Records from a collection
****
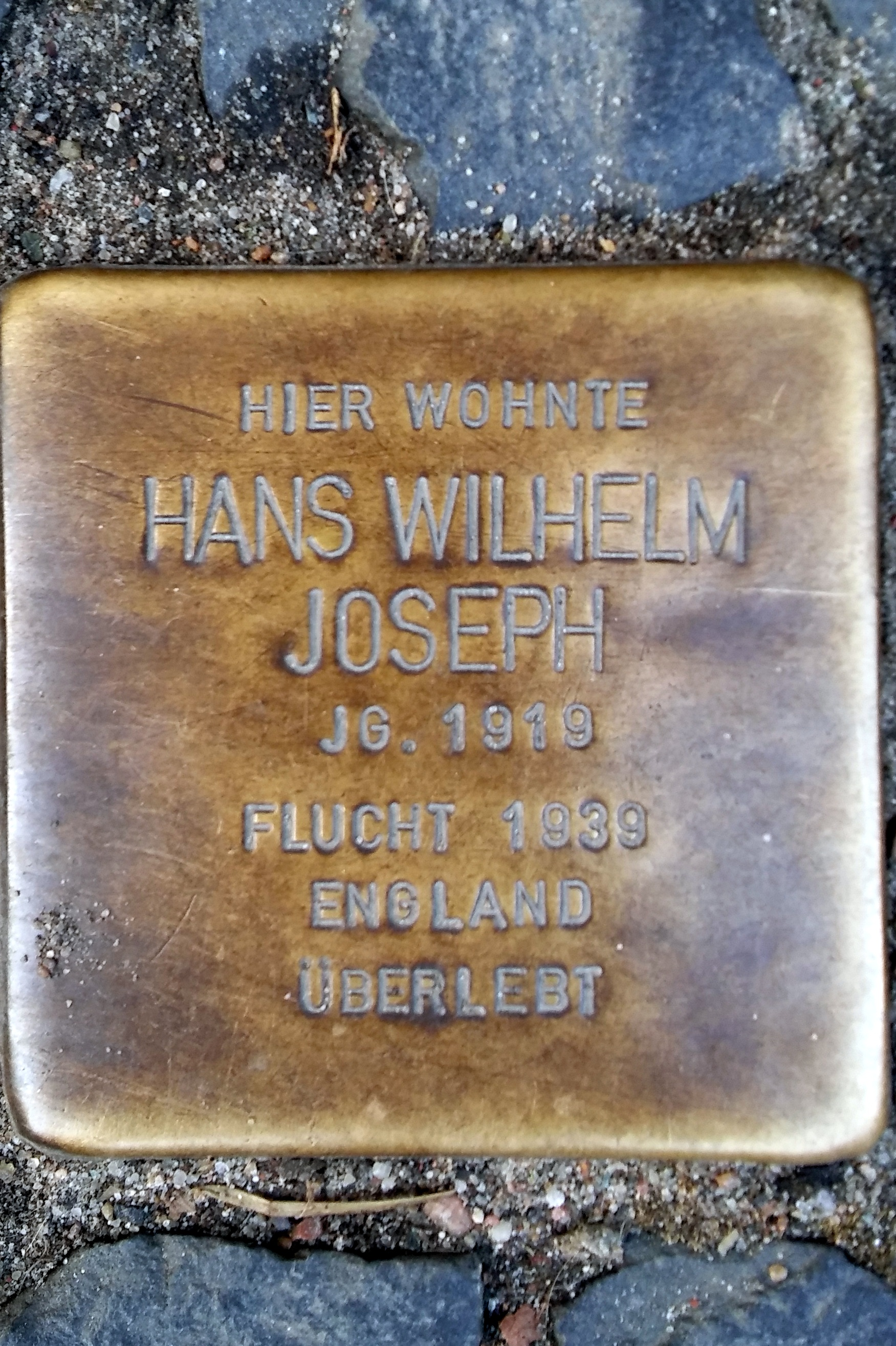 Stralsund, Langenstraße 69, Stolperstein Hans Wilhelm Joseph
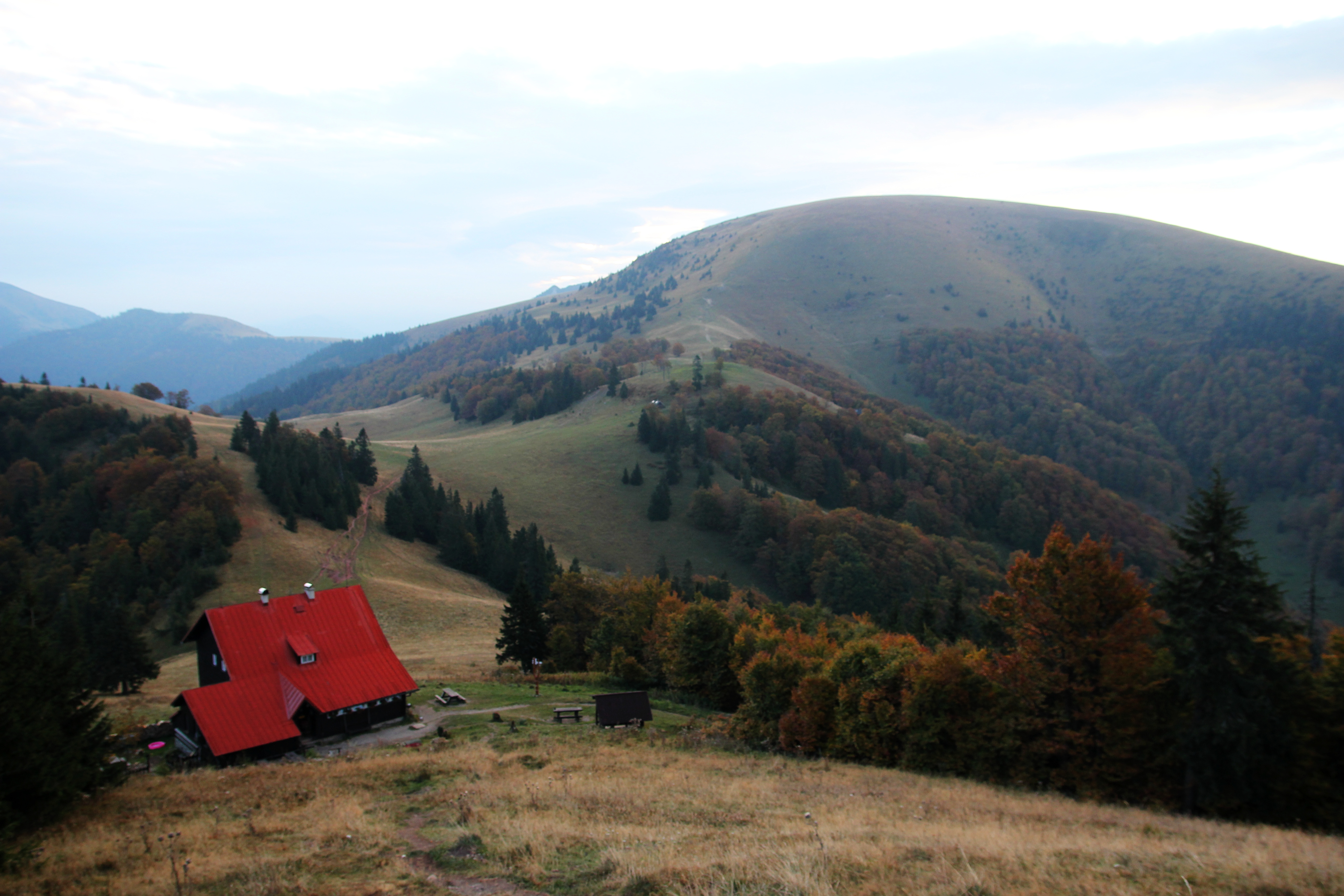 Chata a Ploska z Borisova
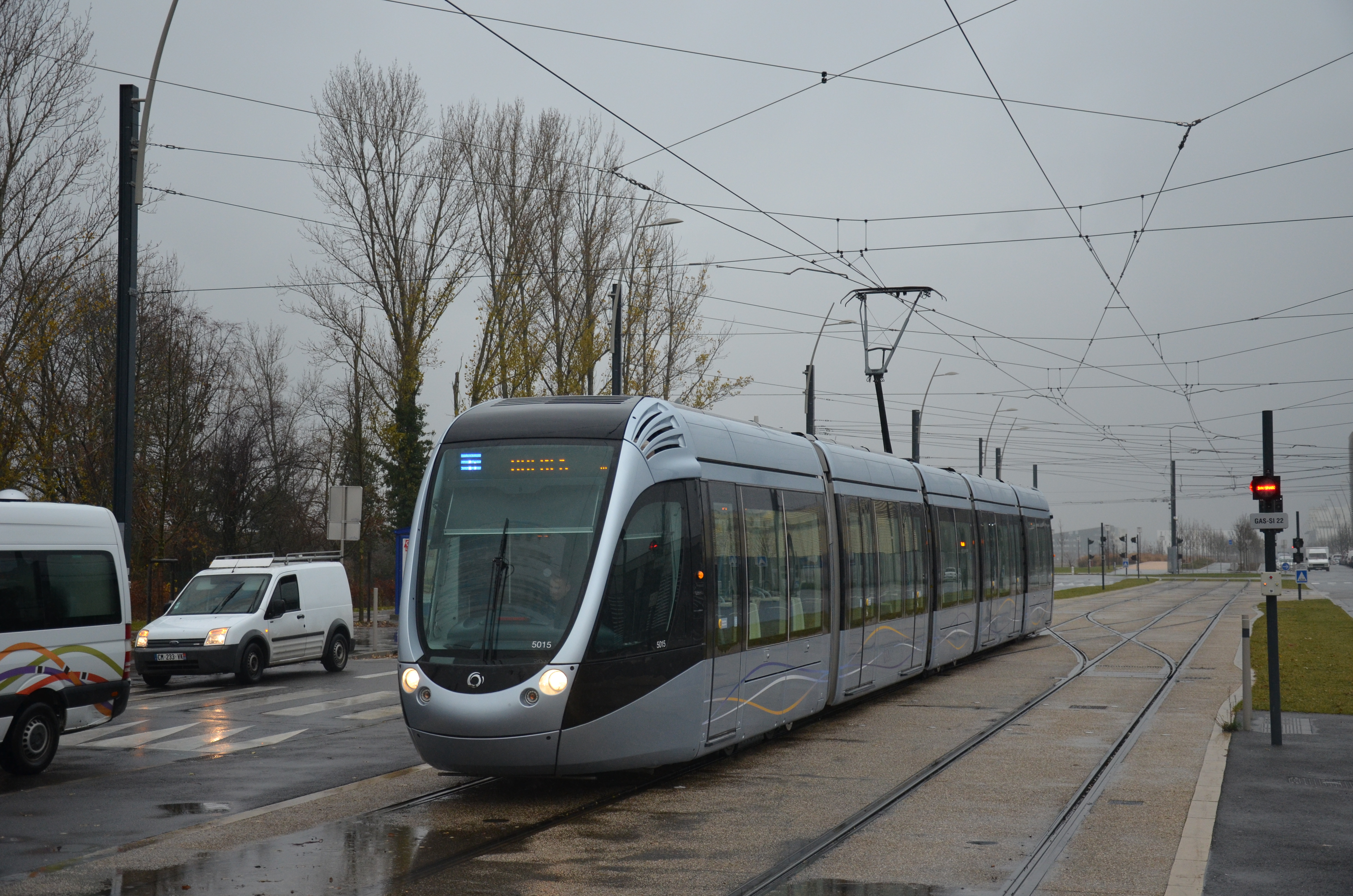 Alstom Citadis 302 n°5015 arrivant au terminus de la ligne T1 de Toulouse, Aéroconstellation.
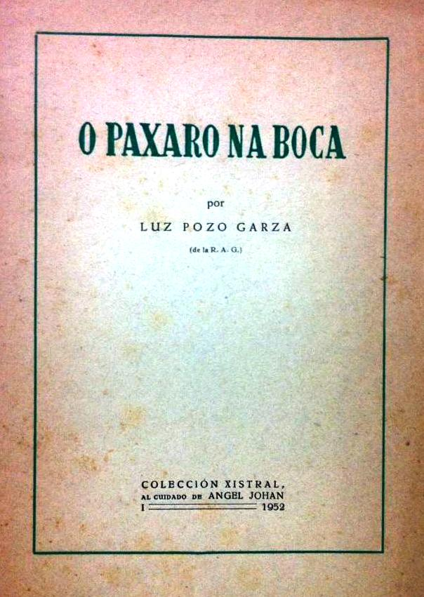 O paxaro na boca por Luz Pozo Garza, Colección Xistral, 1952
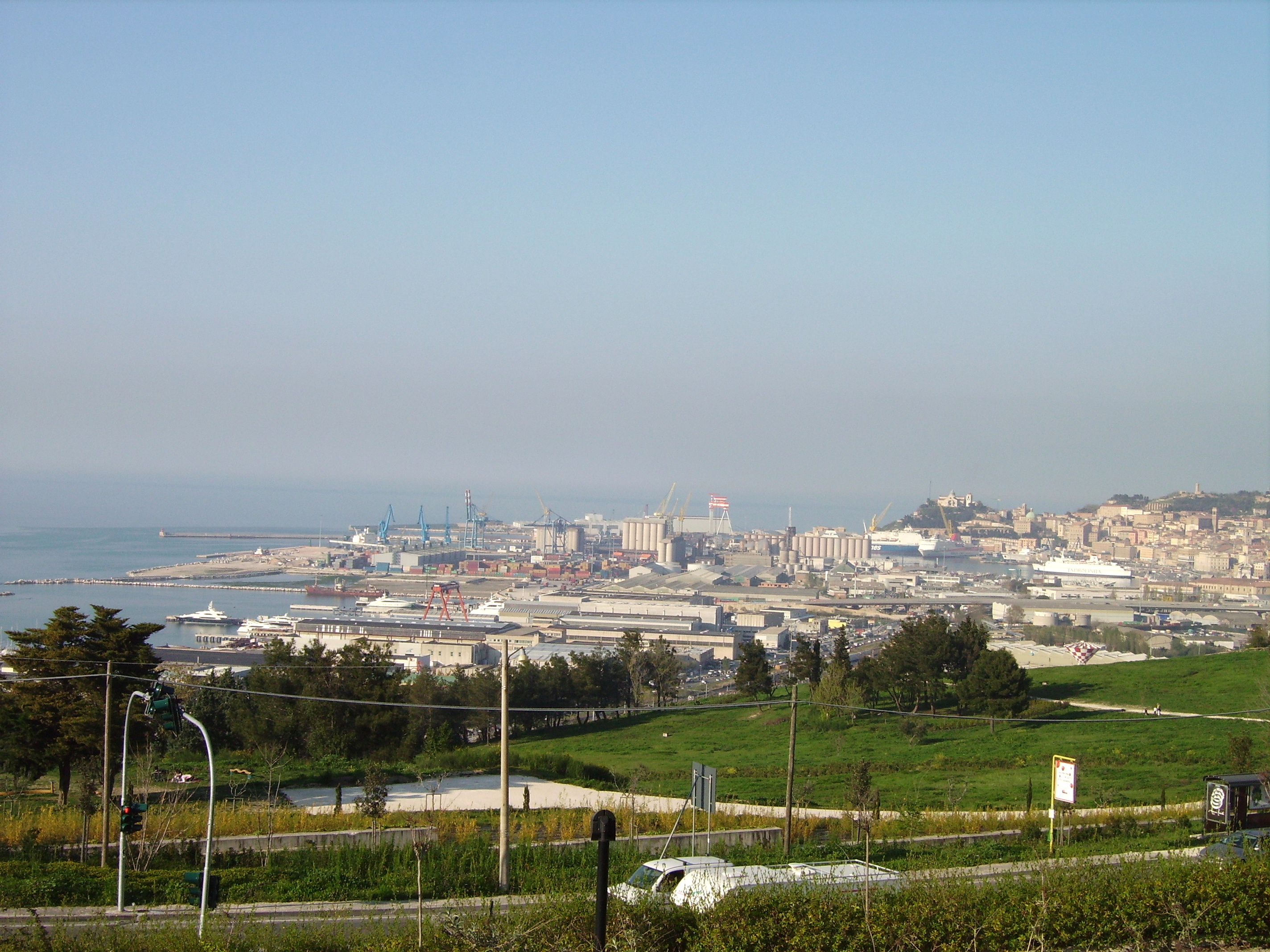 Veduta del porto di Ancona dal Belvedere di Posatora
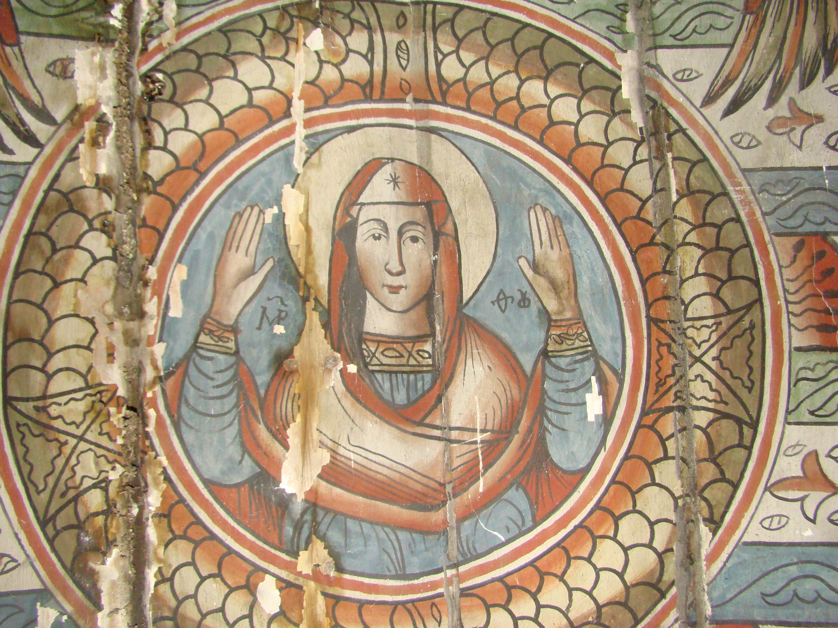 Biserica de lemn “Învierea Domnului” din Cubleșu, județul Sălaj
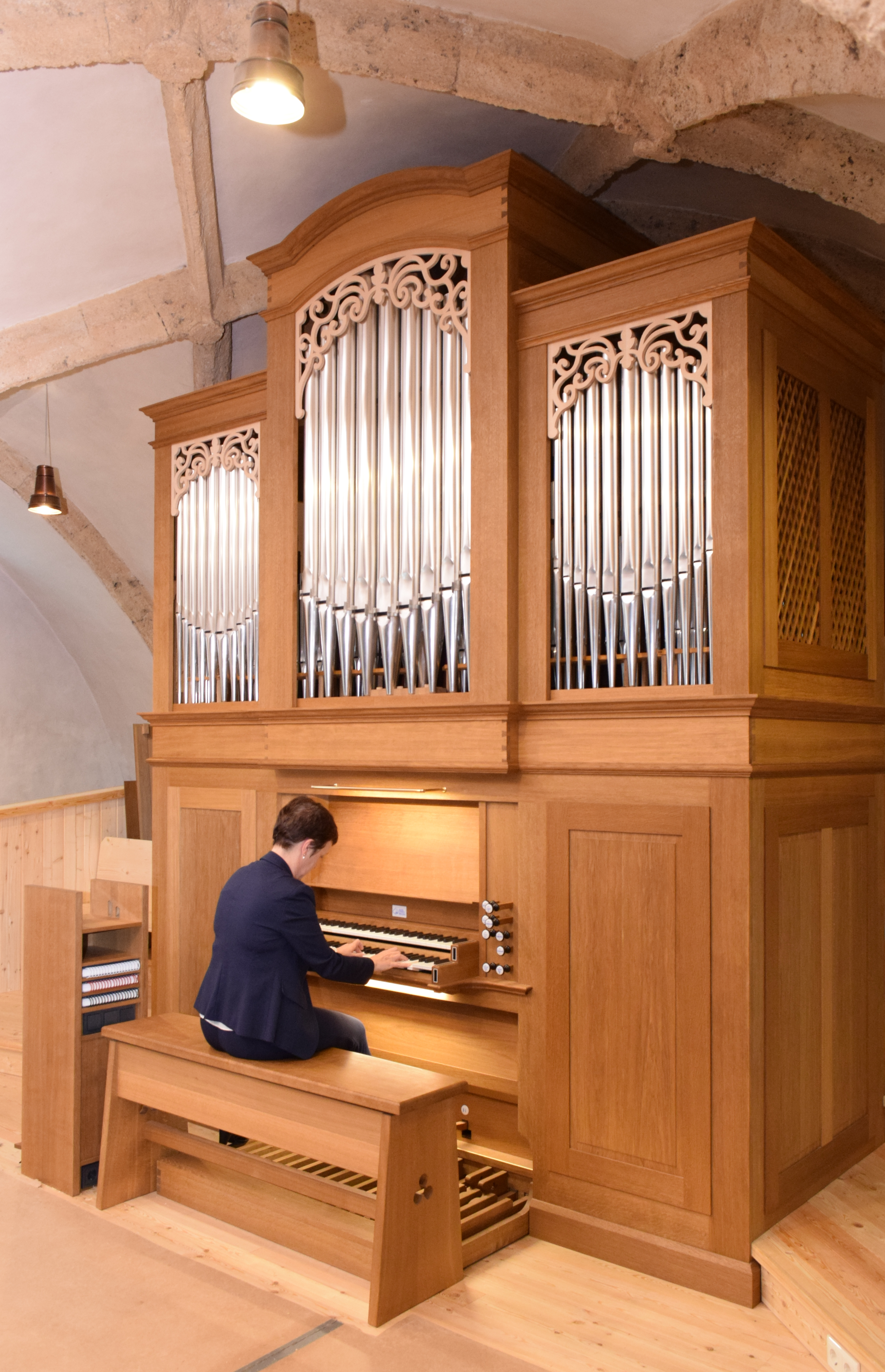 Alois Linder Orgel in der Faistenau, Orgelbau betreut durch die Orgelsachverständige Michaela Aigner, eingeweiht am 25. Juli 2018
****
▶ [Exercise objective] Could you reproduce the data above exactly, without its pictures?

▶ [Result]
 Stralsund, Langenstraße 69, Stolperstein Hans Wilhelm Joseph
 Chata a Ploska z Borisova
 Alstom Citadis 302 n°5015 arrivant au terminus de la ligne T1 de Toulouse, Aéroconstellation.
 O paxaro na boca por Luz Pozo Garza, Colección Xistral, 1952
 Veduta del porto di Ancona dal Belvedere di Posatora
 Biserica de lemn “Învierea Domnului” din Cubleșu, județul Sălaj
 Alois Linder Orgel in der Faistenau, Orgelbau betreut durch die Orgelsachverständige Michaela Aigner, eingeweiht am 25. Juli 2018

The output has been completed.